Directions
Copy nothing from the entries below except the lines from the one containing "Mairie de Saintry-sur-Seine, Saintry-sur-Seine, Essonne, France" through the one containing "Groß Lafferde, Landkreis", and copy those exactly.
Start of Given entries
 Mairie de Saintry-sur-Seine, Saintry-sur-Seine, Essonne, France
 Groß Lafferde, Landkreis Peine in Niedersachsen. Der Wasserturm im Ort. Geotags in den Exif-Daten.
End of Given entries
Start of Given entries
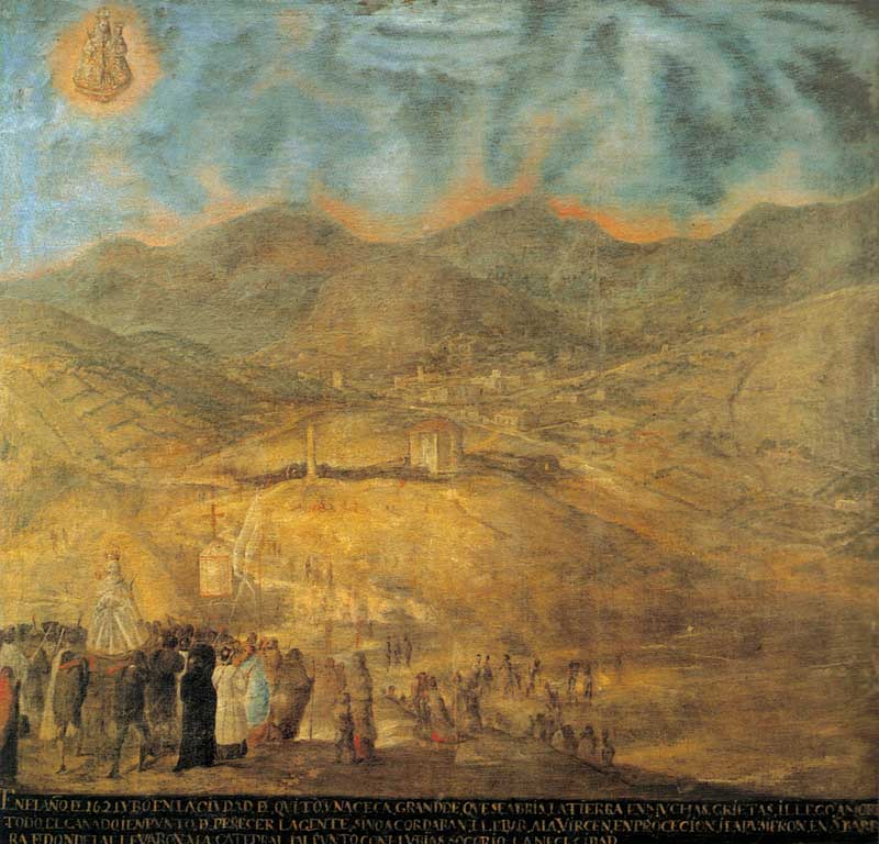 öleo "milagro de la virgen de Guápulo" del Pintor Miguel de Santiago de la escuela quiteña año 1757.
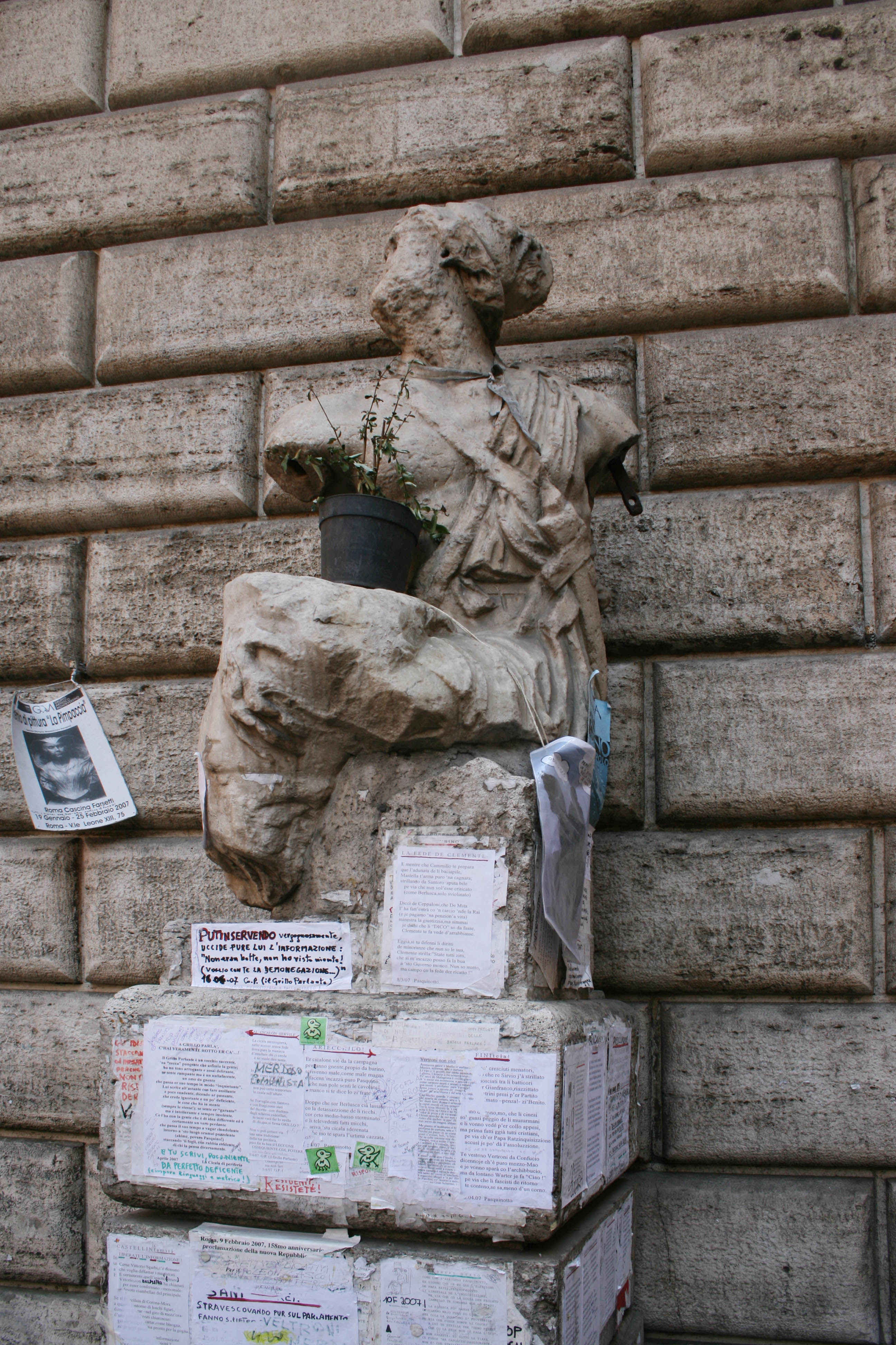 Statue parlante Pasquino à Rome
End of Given entries
Solution to this exercise
 Mairie de Saintry-sur-Seine, Saintry-sur-Seine, Essonne, France
 Groß Lafferde, Landkreis Peine in Niedersachsen. Der Wasserturm im Ort. Geotags in den Exif-Daten.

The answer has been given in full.